Saudi Arabia has positioned the misuse of AI and emerging technologies not only as a global counterterrorism issue but also as a regional security concern. For Gulf states, the threat is far from abstract: drones, encrypted communications, propaganda networks and transnational terrorism financing have already shaped conflicts from Yemen to the Sahel.
Borak said some observers have framed Saudi Arabia’s engagement on AI and extremism as new, but she argued that the Kingdom has been examining the issue for years and has previously funded research on the topic.
Beyond propaganda, Borak said the more dangerous evolution may come from the pairing of recruitment with increasingly accessible operational information.
“I think the drone concern is a real one. But my concern is the fact that the information on how to carry out attacks is so much more accessible. And their recruitment is so much more effective and efficient. And that combination is pretty concerning,” she said.
Her warning mirrors one of the benchmark’s central conclusions: the risk is not limited to models explicitly agreeing to harmful requests. In some cases, a refusal may still reveal useful fragments. In others, a model may comply when the same request is framed as research. The report argues that “a refusal rate is not a safety rating,” because what matters is the severity of the assistance provided, not only whether a model formally declines.
Borak also pointed to the weakening of content moderation as a broader structural risk.
My concern is the lack of willingness to moderate content and address the wide proliferation of this content, paired with the fact that content can be produced so much faster and more widely
“My concern is the lack of willingness to moderate content and address the wide proliferation of this content, paired with the fact that content can be produced so much faster and more widely,” she said. “It’s not painting a particularly hopeful picture.”
The debate is politically difficult. Technology companies are racing to deploy increasingly capable models. Governments are still trying to define where regulation should begin. Open models offer real benefits for research, transparency and sovereignty, but the Tech Against Terrorism report warns that once an open-weight model has been stripped of its safeguards and downloaded, it cannot be recalled.

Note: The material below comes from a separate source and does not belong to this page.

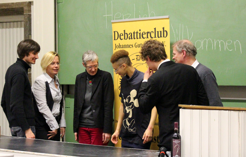 Debattiergclub Johannes Gutenberg e.V. zum Thema: "Soll Wikipedia Weltkulturerbe werden?!". Von links nach rechts: Daniil, Juraprofessorin Dagmar Kaiser, Psychologieprofessorin Margarete Imhof, Ich-kann-Kanzler-Gewinnerin Allison, Marc und Chemiker Wolfgang Tremel.
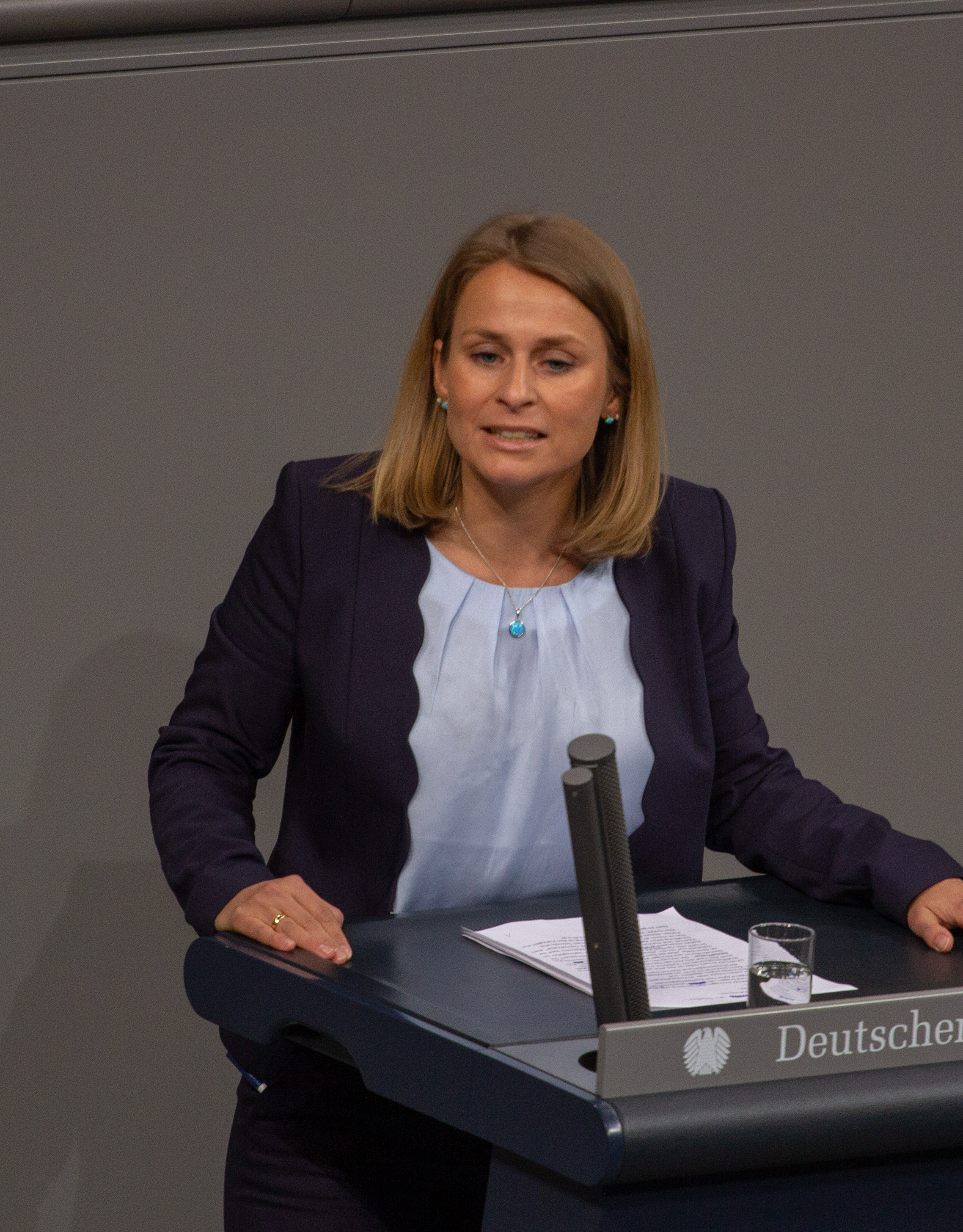 Corinna Miazga, Mitglied des Deutschen Bundestages, während einer Plenarsitzung am 11. April 2019 in Berlin.

For Hadley, the answer is not a blanket ban on open models, but a more precise intervention before models reach the public domain. Tech Against Terrorism recommends treating terrorist and violent-extremist misuse as a distinct safety category, testing models for changes in stated intent, extending refusal training beyond the most recognizable threats, and treating the circulation of de-restricted or abliterated models as a national-security concern.
Borak said she is less concerned about AI-targeting drones than about AI-generated recruitment content and AI systems that could tailor operational information to a user’s circumstances.
“Then the mechanisms through which attacks could be carried out are easier because there are these AI systems that will provide information exactly tailored to what you want to do and what you need and the tools you possess,” she said.
For now, the UN discussion, Saudi Arabia’s call for global cooperation and Tech Against Terrorism’s benchmark all point to the same unresolved question: whether governments and technology companies can build safeguards quickly enough before extremist actors learn to exploit the weakest parts of the system faster than the system can correct itself.